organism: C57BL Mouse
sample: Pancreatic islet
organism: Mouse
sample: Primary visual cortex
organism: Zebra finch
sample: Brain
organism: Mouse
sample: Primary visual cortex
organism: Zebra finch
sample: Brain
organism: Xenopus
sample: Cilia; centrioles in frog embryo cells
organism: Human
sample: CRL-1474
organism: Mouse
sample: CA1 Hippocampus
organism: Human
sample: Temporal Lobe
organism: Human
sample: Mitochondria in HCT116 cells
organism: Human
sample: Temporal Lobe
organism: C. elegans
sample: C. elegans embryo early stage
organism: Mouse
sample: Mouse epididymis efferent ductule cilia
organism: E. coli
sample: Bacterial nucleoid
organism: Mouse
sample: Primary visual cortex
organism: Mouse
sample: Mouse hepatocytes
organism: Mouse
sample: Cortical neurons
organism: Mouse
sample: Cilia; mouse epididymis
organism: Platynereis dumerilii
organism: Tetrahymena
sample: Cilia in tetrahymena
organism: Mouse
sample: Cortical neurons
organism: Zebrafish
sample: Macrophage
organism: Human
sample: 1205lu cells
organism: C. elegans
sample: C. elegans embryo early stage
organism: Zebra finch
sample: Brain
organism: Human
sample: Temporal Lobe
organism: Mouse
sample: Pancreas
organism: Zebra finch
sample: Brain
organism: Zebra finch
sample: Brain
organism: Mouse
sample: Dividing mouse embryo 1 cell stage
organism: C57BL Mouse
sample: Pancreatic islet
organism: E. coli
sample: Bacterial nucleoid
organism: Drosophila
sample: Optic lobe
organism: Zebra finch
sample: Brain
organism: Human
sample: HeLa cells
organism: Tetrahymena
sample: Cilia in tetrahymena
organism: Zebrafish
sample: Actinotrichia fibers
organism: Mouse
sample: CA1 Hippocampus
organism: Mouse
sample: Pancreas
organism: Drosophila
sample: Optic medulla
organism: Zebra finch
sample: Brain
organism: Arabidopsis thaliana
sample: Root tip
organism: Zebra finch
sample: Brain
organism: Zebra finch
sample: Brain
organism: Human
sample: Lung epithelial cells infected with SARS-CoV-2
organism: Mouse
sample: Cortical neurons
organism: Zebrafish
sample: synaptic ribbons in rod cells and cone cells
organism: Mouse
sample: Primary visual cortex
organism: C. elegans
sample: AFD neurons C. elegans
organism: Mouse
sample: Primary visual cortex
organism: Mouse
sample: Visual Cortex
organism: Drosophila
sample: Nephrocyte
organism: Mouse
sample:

┄┄┄┄┄┄┄┄┄┄┄┄┄┄┄┄┄┄┄┄

▶ **What you have to do**
Each entry must be reproduced exactly, with nothing added or dropped.

▶ **Completed exercise**
organism: C57BL Mouse
sample: Pancreatic islet
organism: Mouse
sample: Primary visual cortex
organism: Zebra finch
sample: Brain
organism: Mouse
sample: Primary visual cortex
organism: Zebra finch
sample: Brain
organism: Xenopus
sample: Cilia; centrioles in frog embryo cells
organism: Human
sample: CRL-1474
organism: Mouse
sample: CA1 Hippocampus
organism: Human
sample: Temporal Lobe
organism: Human
sample: Mitochondria in HCT116 cells
organism: Human
sample: Temporal Lobe
organism: C. elegans
sample: C. elegans embryo early stage
organism: Mouse
sample: Mouse epididymis efferent ductule cilia
organism: E. coli
sample: Bacterial nucleoid
organism: Mouse
sample: Primary visual cortex
organism: Mouse
sample: Mouse hepatocytes
organism: Mouse
sample: Cortical neurons
organism: Mouse
sample: Cilia; mouse epididymis
organism: Platynereis dumerilii
organism: Tetrahymena
sample: Cilia in tetrahymena
organism: Mouse
sample: Cortical neurons
organism: Zebrafish
sample: Macrophage
organism: Human
sample: 1205lu cells
organism: C. elegans
sample: C. elegans embryo early stage
organism: Zebra finch
sample: Brain
organism: Human
sample: Temporal Lobe
organism: Mouse
sample: Pancreas
organism: Zebra finch
sample: Brain
organism: Zebra finch
sample: Brain
organism: Mouse
sample: Dividing mouse embryo 1 cell stage
organism: C57BL Mouse
sample: Pancreatic islet
organism: E. coli
sample: Bacterial nucleoid
organism: Drosophila
sample: Optic lobe
organism: Zebra finch
sample: Brain
organism: Human
sample: HeLa cells
organism: Tetrahymena
sample: Cilia in tetrahymena
organism: Zebrafish
sample: Actinotrichia fibers
organism: Mouse
sample: CA1 Hippocampus
organism: Mouse
sample: Pancreas
organism: Drosophila
sample: Optic medulla
organism: Zebra finch
sample: Brain
organism: Arabidopsis thaliana
sample: Root tip
organism: Zebra finch
sample: Brain
organism: Zebra finch
sample: Brain
organism: Human
sample: Lung epithelial cells infected with SARS-CoV-2
organism: Mouse
sample: Cortical neurons
organism: Zebrafish
sample: synaptic ribbons in rod cells and cone cells
organism: Mouse
sample: Primary visual cortex
organism: C. elegans
sample: AFD neurons C. elegans
organism: Mouse
sample: Primary visual cortex
organism: Mouse
sample: Visual Cortex
organism: Drosophila
sample: Nephrocyte
organism: Mouse
sample:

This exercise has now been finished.